[Source data]
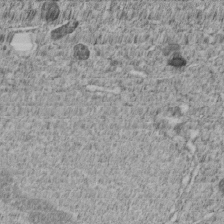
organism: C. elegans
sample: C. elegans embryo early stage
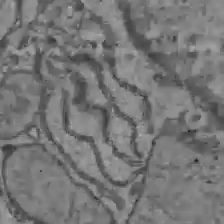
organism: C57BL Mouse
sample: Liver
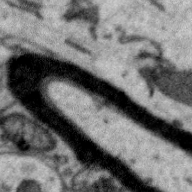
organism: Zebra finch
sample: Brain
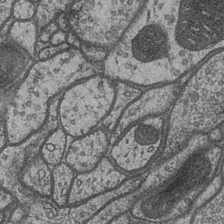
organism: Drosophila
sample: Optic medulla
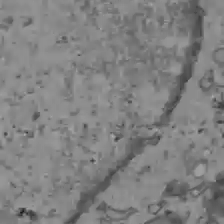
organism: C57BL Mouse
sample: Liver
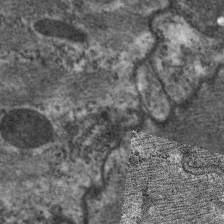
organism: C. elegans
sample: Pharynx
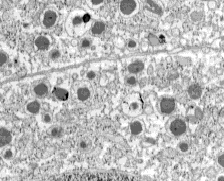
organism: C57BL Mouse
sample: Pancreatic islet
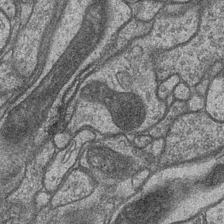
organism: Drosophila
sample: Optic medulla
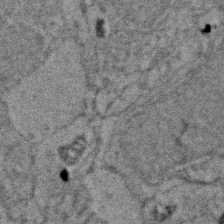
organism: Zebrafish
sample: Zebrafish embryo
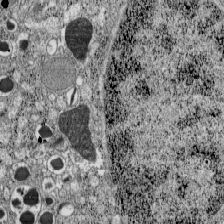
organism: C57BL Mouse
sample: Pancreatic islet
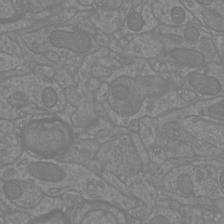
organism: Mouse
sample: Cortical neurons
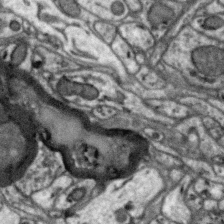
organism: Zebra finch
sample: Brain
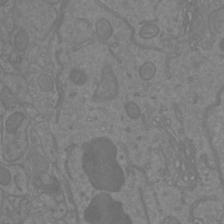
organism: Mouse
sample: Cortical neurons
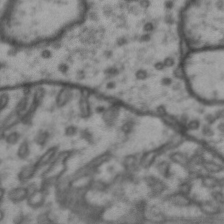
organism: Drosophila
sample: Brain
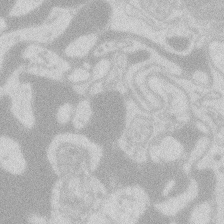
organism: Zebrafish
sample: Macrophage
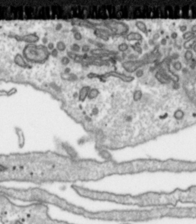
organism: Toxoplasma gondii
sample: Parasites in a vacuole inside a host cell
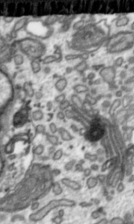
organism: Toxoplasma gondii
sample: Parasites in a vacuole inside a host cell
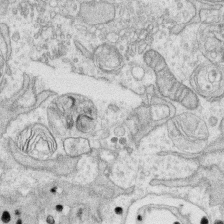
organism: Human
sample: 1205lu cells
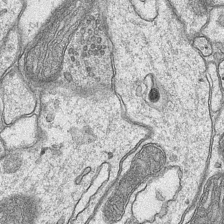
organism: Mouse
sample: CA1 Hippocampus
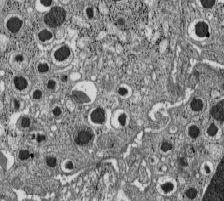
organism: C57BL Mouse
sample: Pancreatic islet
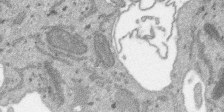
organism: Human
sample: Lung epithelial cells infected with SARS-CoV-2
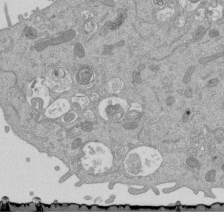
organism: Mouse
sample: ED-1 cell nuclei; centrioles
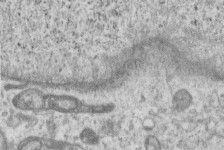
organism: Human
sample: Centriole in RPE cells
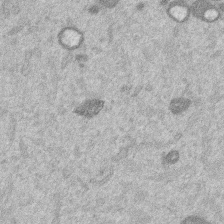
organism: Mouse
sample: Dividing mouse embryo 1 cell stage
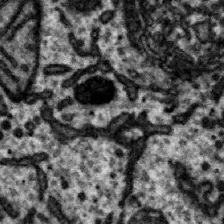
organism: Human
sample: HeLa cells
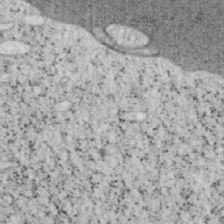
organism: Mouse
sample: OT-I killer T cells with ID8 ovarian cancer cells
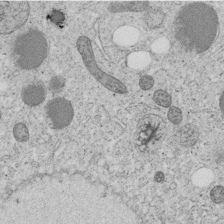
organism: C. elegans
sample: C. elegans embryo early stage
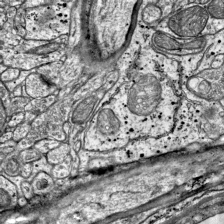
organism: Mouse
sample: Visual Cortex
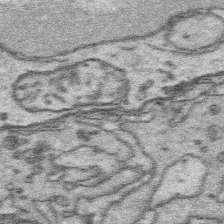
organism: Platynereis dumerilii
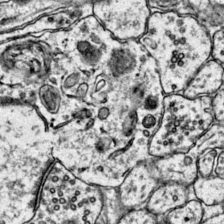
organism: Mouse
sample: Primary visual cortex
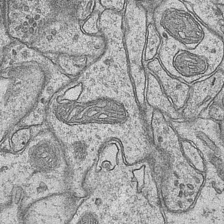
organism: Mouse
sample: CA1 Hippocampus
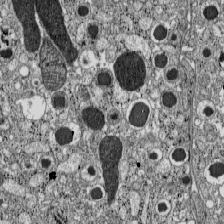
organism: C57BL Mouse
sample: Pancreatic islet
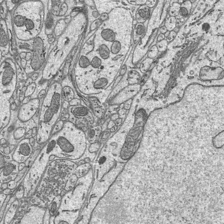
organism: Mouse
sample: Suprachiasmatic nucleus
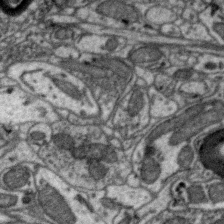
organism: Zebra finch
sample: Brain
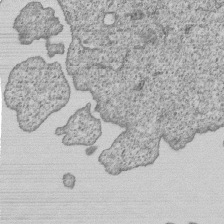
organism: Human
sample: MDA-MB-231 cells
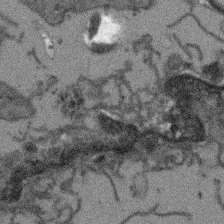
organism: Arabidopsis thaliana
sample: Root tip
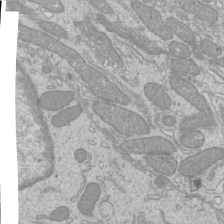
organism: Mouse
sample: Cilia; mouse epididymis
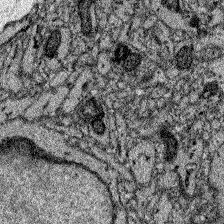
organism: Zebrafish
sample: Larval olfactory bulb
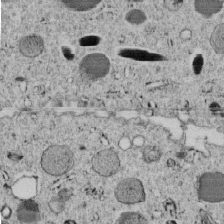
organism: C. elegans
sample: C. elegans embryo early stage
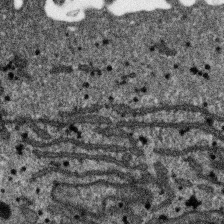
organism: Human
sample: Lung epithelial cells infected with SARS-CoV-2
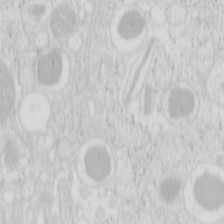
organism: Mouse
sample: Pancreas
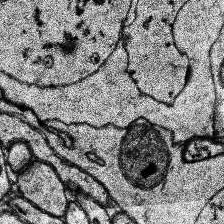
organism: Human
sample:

Instructions for the task:
Your task is to gather all lines from the entries above that hold the word "cells".

Output of the task:
sample: 1205lu cells
sample: Lung epithelial cells infected with SARS-CoV-2
sample: Centriole in RPE cells
sample: HeLa cells
sample: OT-I killer T cells with ID8 ovarian cancer cells
sample: MDA-MB-231 cells
sample: Lung epithelial cells infected with SARS-CoV-2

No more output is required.